A insurtech nasce sim muito mais ágil e digital. Mas não vejo um cenário onde elas tomem conta do mercado. Tanto que muitas trabalham inclusive em parceria com as seguradoras tradicionais, não em modo de competição. Mas nós [empresas tradicionais] não podemos ficar para trás, estamos trabalhando em produtos como aplicativos para celular, junto a parceiros, o que nos ajudará a ter soluções muito mais digitais e que permitam contratações mais rápidas pelos clientes e um atendimento de sinistro em menos tempo.
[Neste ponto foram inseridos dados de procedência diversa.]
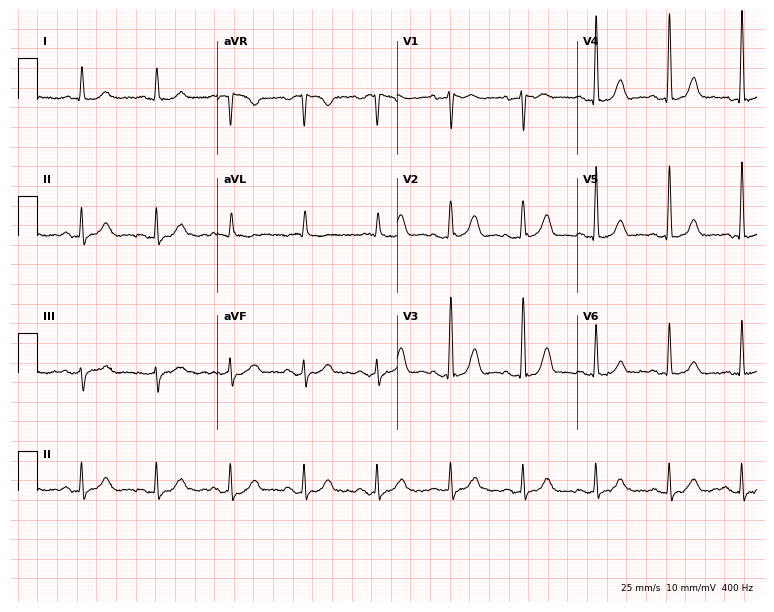
12-lead ECG (7.3-second recording at 400 Hz) from a male, 68 years old. Labelled as a normal ECG.

Mais colaboração que competição?
Sim. Vejo um cenário onde haverá menos competitividade em si e uma maior colaboração das insurtechs com as empresas tradicionais, para oferecer um produto mais completo para os clientes digitais nativos, com toda a qualidade de um seguro como o nosso. A realidade, de um futuro próximo, é que todas as operações de baixa complexidade sejam feitas digitalmente e nisso as insurtechs com certeza estão na frente.
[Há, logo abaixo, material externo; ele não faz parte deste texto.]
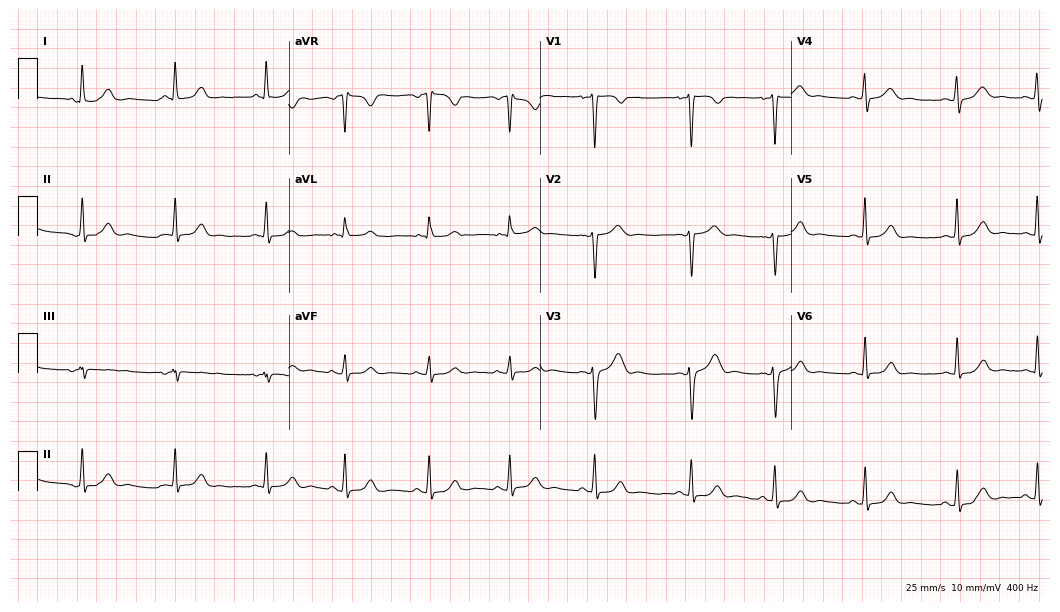
ECG — a female patient, 20 years old. Labelled as a normal ECG.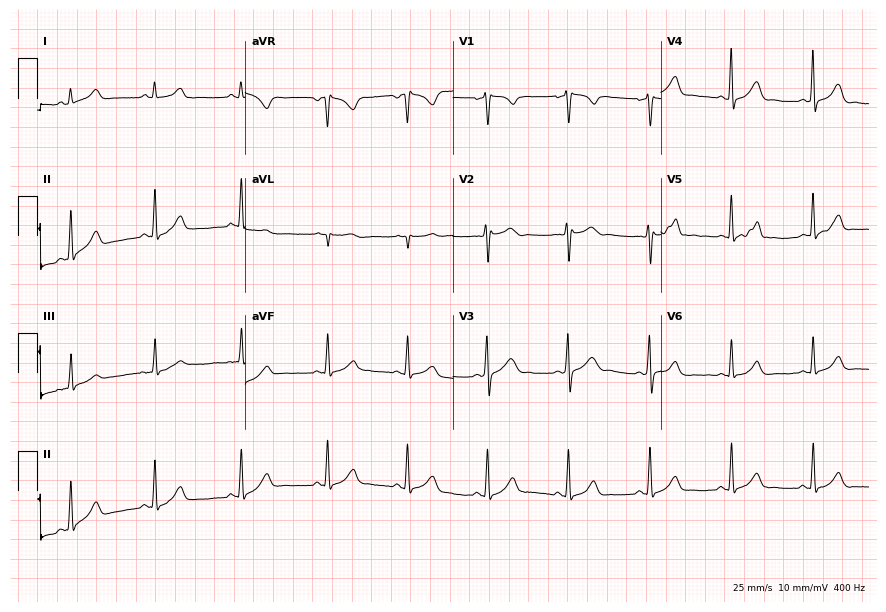
12-lead ECG from a female patient, 48 years old. Screened for six findings — first-degree AV block, right bundle branch block (RBBB), left bundle branch block (LBBB), sinus bradycardia, atrial fibrillation (AF), sinus tachycardia — none is recorded. Only these six findings were labelled.

Como você vê o mercado brasileiro de seguros hoje?
Temos muitas seguradoras boas no mercado. Empresas que têm muita força e vejo também que ainda temos muito espaço para crescer. Mas é claro que as insurtechs vão crescer a uma taxa superior á das seguradoras tradicionais. Nós ainda temos muito o que aprender com essas novas empresas e também muito o que ensinar.

Como vocês enxergam os novos modelos trabalhados em sandbox regulatórios e quais vocês pretendem agregar para a Generali?
Agregamos um novo modelo para seguro de automóveis, no ano passado, através de uma aliança com uma das empresas que atua em um desses sandbox regulatórios. O resultado foi um produto baseado em aplicativo e que no futuro pode virar um dispositivo dentro do automóvel. Ele tem como objetivo verificar mais de perto os riscos, como a pessoa dirige e adequar o serviço, preços e planos com base nisso.

“Temos muitas seguradoras boas no mercado. Empresas que têm muita força e vejo também que ainda temos muito espaço para crescer” (Crédito:Istock)

Que outras novidades podem ser incorporadas ao segmento de seguros?
Os fitbits, ou wearables de saúde, no futuro também poderão ser utilizados em seguros de saúde, para também ter uma ideia melhor dos riscos. Temos desenvolvido parcerias com empresas de novas tecnologias não só no Brasil, mas no mundo. Não temos uma sandbox em especial para ficar de olho, mas queremos observar de maneira mais ampla como essas empresas atuam e propor parcerias que conversem com nossos interesses específicos para a Generali.

Vocês têm notado uma mudança de comportamento dos clientes nos últimos anos, observando as novas gerações e as antigas?
O cliente novo gosta de fazer tudo no celular, com agilidade e facilidade, sem a necessidade de resolver algo pessoalmente. Mas há coisas da nossa atividade que ainda vão requerer a presença física das pessoas e interação humana, o que nunca será, nem deve ser substituído.

Que outros hábitos do consumidor a Generali identificou?
O novo consumidor tem muito mais facilidade em mudar e a procurar soluções específicas para seus problemas. A tendência pode vir a ser de mais seguros com canais mais diretos de venda.

O corretor vai perder espaço?
Isso não significa que o corretor não vai ser parte importante desse processo. Por exemplo, na Itália: a Generali implementou na companhia um canal de venda direta já em 1994, uma época na qual a internet ainda não era massiva. Então, através dos agentes de telemarketing, nós ainda vendemos 3 milhões de apólices anualmente. Isso significa que ainda há clientes que preferem essa relação pessoal com a gente.